I believe poor levels of education nationwide have led to a lot of misconceptions and a generalized lack of knowledge regarding sound economic principles as well as Constitutional law. This has allowed vast numbers of voters to be easily misled by the political tools of big business behind the scenes (Koch Brothers, Tea Party). I also believe that widespread religious bigotry plays a significant role in fueling the fires of many eager politicians who seek power and influence. Bachmann, Palin, Angle, Demint and Toomey aren't doing this country any favors.

That's how I see it anyway. My views may not garner me many friends these days, but I am firm in my convictions. I've lived a lot of life, I've been to a lot of places, and I've learned a lot of things over the years. No system of governance or economy is perfect, but I'm absolutely certain we can do a heck of a lot better than what we are doing today.


----------



## Lanmark (Mar 9, 2011)

Rick said:


> The swing to the right is more due to complacency of the young who don't realize they are about to be enslaved (or else they feel hopeless), than to any general attitude of the public at large. The voting demographics of the last elections basically support that notion.
> 
> We'll see if it has to get as bad as the "good old days" of the 1800's before the young'uns wake up and see what's getting taken away from them.
> 
> ...



I'd have to agree with you, Rick, that voter complacency among the young has also played a significant role in what is happening today.

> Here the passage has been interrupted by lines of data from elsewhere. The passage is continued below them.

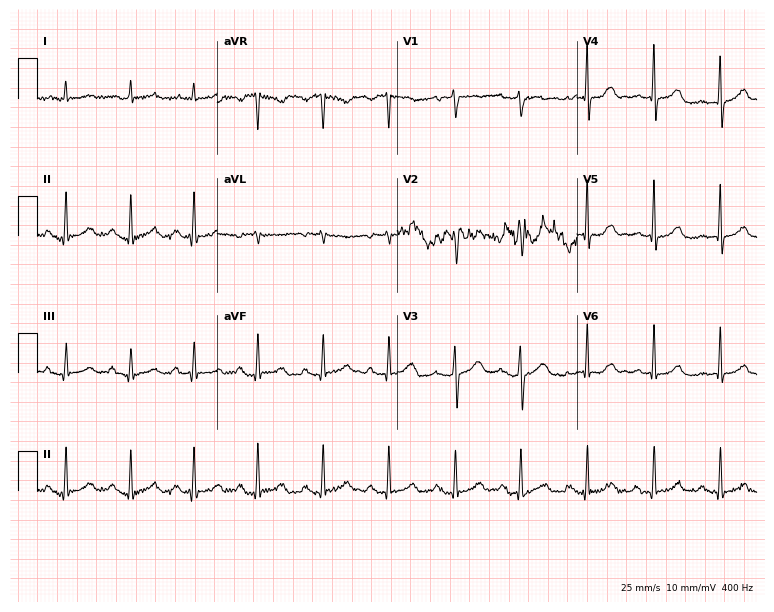
12-lead ECG from a female patient, 76 years old. Recorded interpretation: within normal limits.
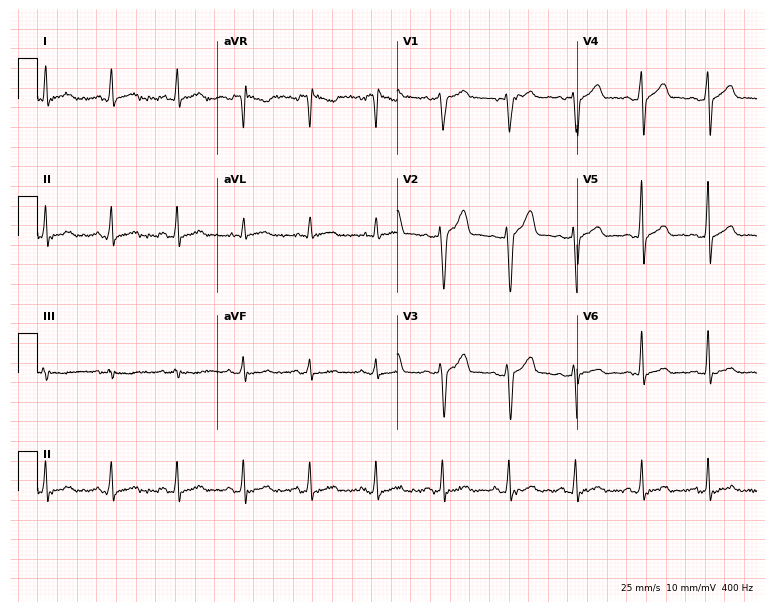
12-lead ECG from a 42-year-old man. Labelled as a normal ECG.
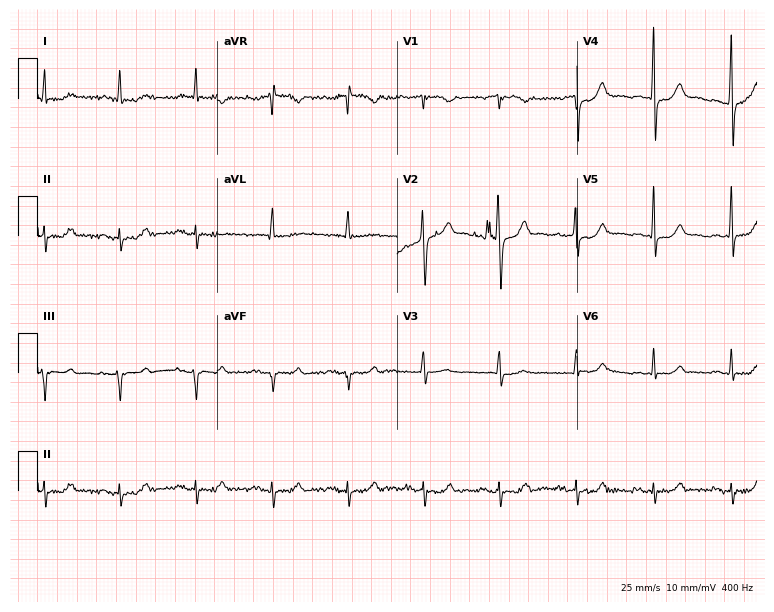
12-lead ECG from a 66-year-old man (7.3-second recording at 400 Hz). Recorded interpretation: within normal limits.

I fear what you said about poor huddled masses, but I also believe it is a very real possibility, a scenario which could easily play out within our foreseeable future.

As for the environment, Dominionists and others have already begun to villify the green movement with a vengeance. It's truly frightening to see how their minds spin. http://youtu.be/to1naH2A7GU


----------



## Shiva (Mar 9, 2011)

Widespread ignorance also plays a role. You only need to read the feedback forums on CNN and MSNBC stories to be horrified by the lack of public knowledge and understanding about the world they live in. Ignorant people are easily manipulated and the Tea Party and other fearmongers thrive on them.


----------



## Eric Muehlbauer (Mar 9, 2011)

I spend too much time discussing politics on other sites...I have decided that I will always avoid politics on orchid sites....which allows me to get along perfectly well with characters like George Norris and Peter O'Byrne.


----------



## Rick (Mar 9, 2011)

Eric Muehlbauer said:


> I spend too much time discussing politics on other sites...I have decided that I will always avoid politics on orchid sites....which allows me to get along perfectly well with characters like George Norris and Peter O'Byrne.

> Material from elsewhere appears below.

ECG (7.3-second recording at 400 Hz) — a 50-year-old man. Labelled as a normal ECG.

I guess Eric....Sorry but sometimes after a full day of it you just gotta vent.

I'll move on to something else now.


----------



## SlipperFan (Mar 9, 2011)

That is very noble of you, Eric.

But this is a thread that orchidists can choose to read, participate in, or ignore. My thought is that, just maybe, bringing some of these real issues to the light of day may help bring about some changes in thinking -- much like what is happening in the "why" of what is happening in the Middle East.

For the past two days, I've been having a "conversation" with my niece's husband on facebook. He takes a position quite directly opposed to mine about the issues discussed above. At the end, I could only say we agree to disagree. 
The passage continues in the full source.